En 1975 se estrenó Dale nomás , un espectáculo cuyos monólogos había escrito para Susana Rinaldi. El teatro se llenaba todas las noches, pero las amenazas se multiplicaban.
En 1976, ya hacía tres años que tenía el cargo de "directora de artes y medios" en Cuestionario , la revista mensual que dirigía Rodolfo Terragno. Había terminado el libro de La isla , una historia con muchos personajes y que, supuestamente, describía la vida de pacientes internados en un instituto psiquiátrico, que sería dirigida por Alejandro Doria.
Cuando dieron el golpe de marzo de 1976, estaba escribiendo un guión sobre Alrededor de la jaula de Haroldo Conti, que Sergio Renán dirigiría con el título Crecer de golpe . La tarde del último encuentro con Haroldo se abrazaron largamente en la esquina de su casa. Esa misma semana lo secuestraron.

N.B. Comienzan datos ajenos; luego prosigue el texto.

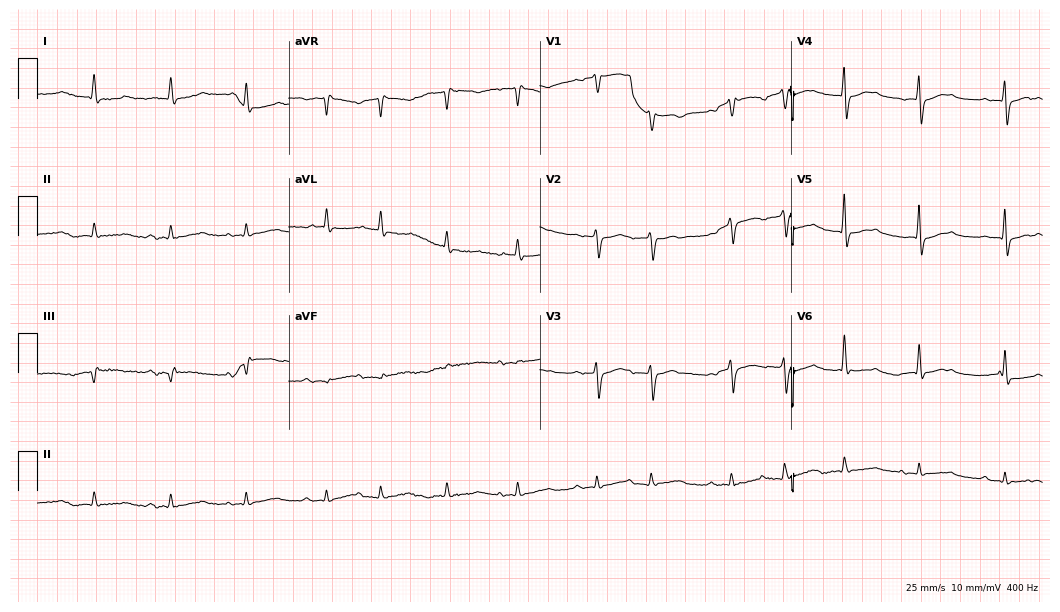
12-lead ECG from an 85-year-old woman (10.2-second recording at 400 Hz). No first-degree AV block, right bundle branch block, left bundle branch block, sinus bradycardia, atrial fibrillation or sinus tachycardia recorded for this tracing. Only these six findings were labelled.
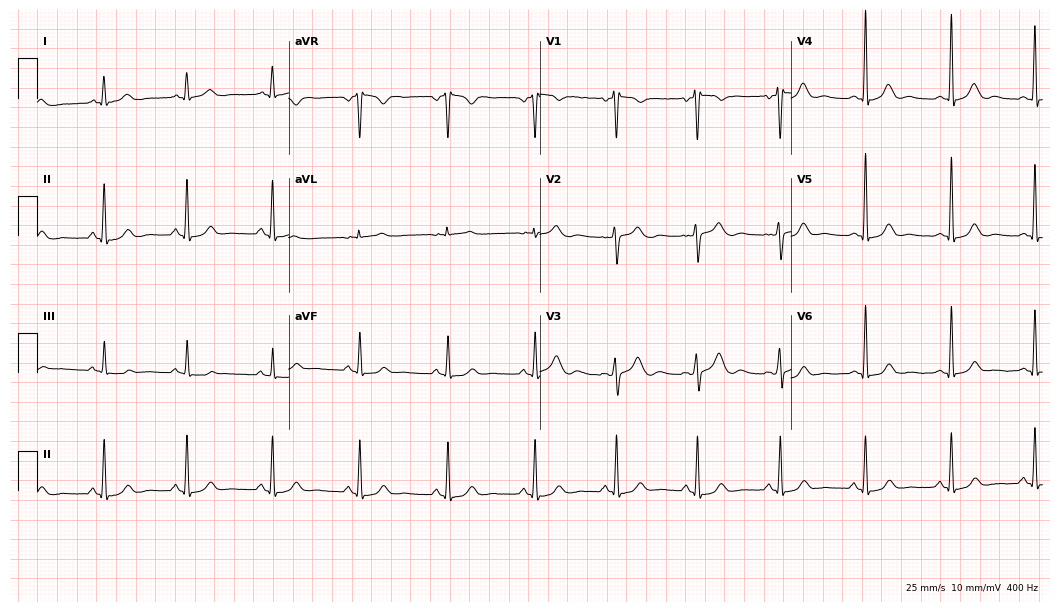
ECG (10.2-second recording at 400 Hz) — a 34-year-old female. Labelled as a normal ECG.
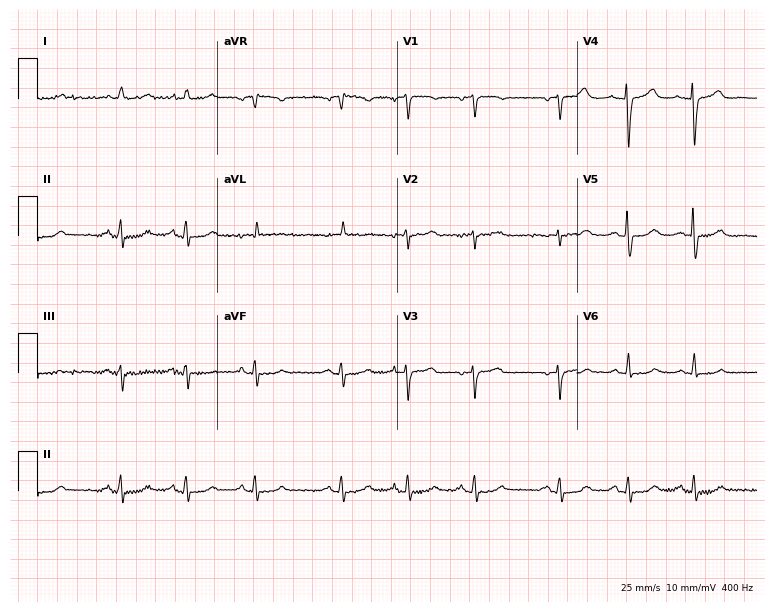
12-lead ECG from an 82-year-old female patient. Screened for six findings — first-degree AV block, right bundle branch block, left bundle branch block, sinus bradycardia, atrial fibrillation, sinus tachycardia — none is recorded.
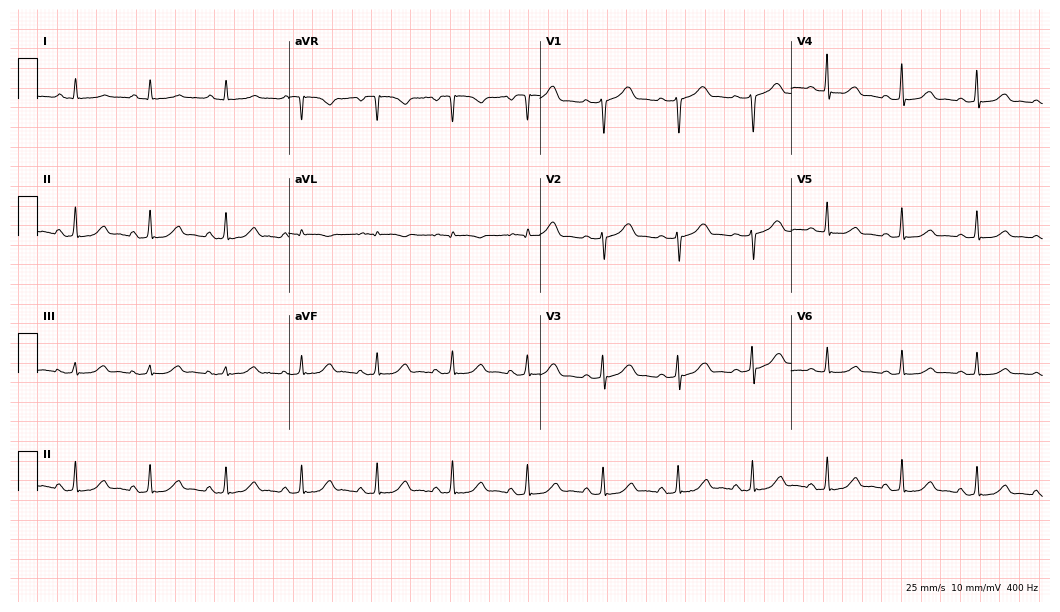
12-lead ECG from a female, 81 years old. Labelled as a normal ECG.
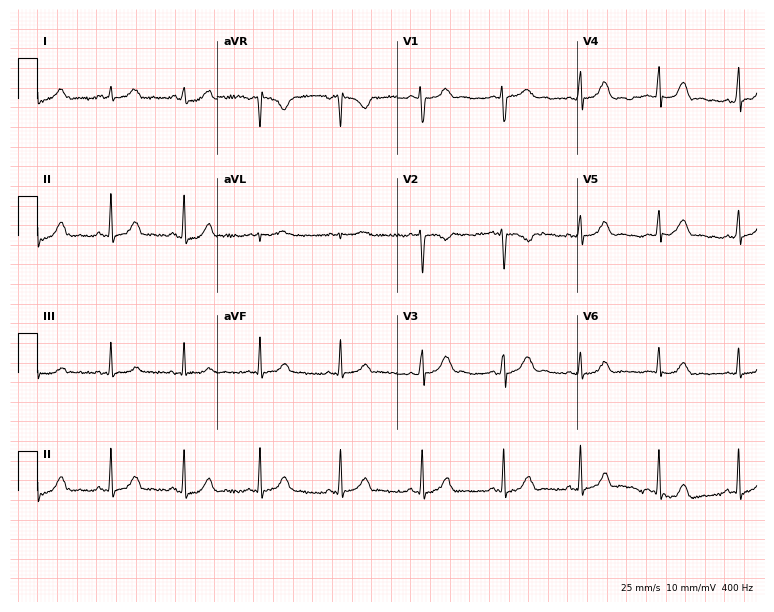
Resting 12-lead electrocardiogram (7.3-second recording at 400 Hz). Patient: a 20-year-old woman. Read as a normal ECG.
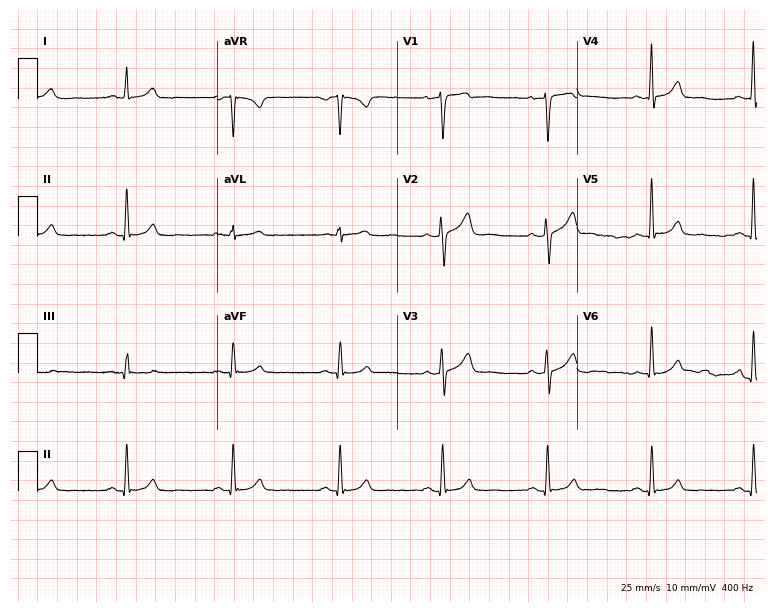
Standard 12-lead ECG recorded from a man, 60 years old (7.3-second recording at 400 Hz). Read as a normal ECG.

A tres meses de aquel 24 de marzo, Cuestionario seguía negándose a someter sus originales a la censura. Pero finalmente secuestraron ejemplares de la revista. Rodolfo Terragno y ella ya habían merecido, además de las amenazas personales, sendas notas de El Caudillo , en las que con resonante prosa se llegaba a la conclusión de "que no hay mejor enemigo que el enemigo muerto".
Se despidieron sin resignación. Terragno se fue con su familia a Venezuela, la tierra de su esposa. A fines de julio. Aída se subió a un carguero. Llevaba dos valijas, dos bolsos, dos libros (todo Chejov, todo Camus), ochocientos dólares y un auto en mal estado, que ELMA aceptó cargar gratis en la bodega. Anduvo por Francia y Bélgica para instalarse a fines de septiembre en Madrid, donde estaba Alterio.
Madrid no era una fiesta, todavía, en 1976. Pero estaba despertando de la larga pesadilla. Su experiencia fue, en ese sentido, bastante extraordinaria. Amigos comunes prepararon su llegada, además de los entrañables del terruño. Almorzaba y cenaba en casas madrileñas casi todos los días, hasta que ella misma tuvo una casa a la que también pudo invitar y logró mezclar los afectos.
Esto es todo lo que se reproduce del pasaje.